# [Entries taken from a collection]
****************
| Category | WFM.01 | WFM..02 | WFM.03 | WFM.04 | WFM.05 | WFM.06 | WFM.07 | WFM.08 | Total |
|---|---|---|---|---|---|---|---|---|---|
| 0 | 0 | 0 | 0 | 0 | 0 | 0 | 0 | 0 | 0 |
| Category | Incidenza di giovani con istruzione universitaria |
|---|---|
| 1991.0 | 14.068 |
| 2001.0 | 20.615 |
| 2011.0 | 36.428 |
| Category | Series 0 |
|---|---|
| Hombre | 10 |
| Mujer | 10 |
****************
# [Exercise]
Respond with only the number of lines in the data that include the string "Category".

# [Result]
3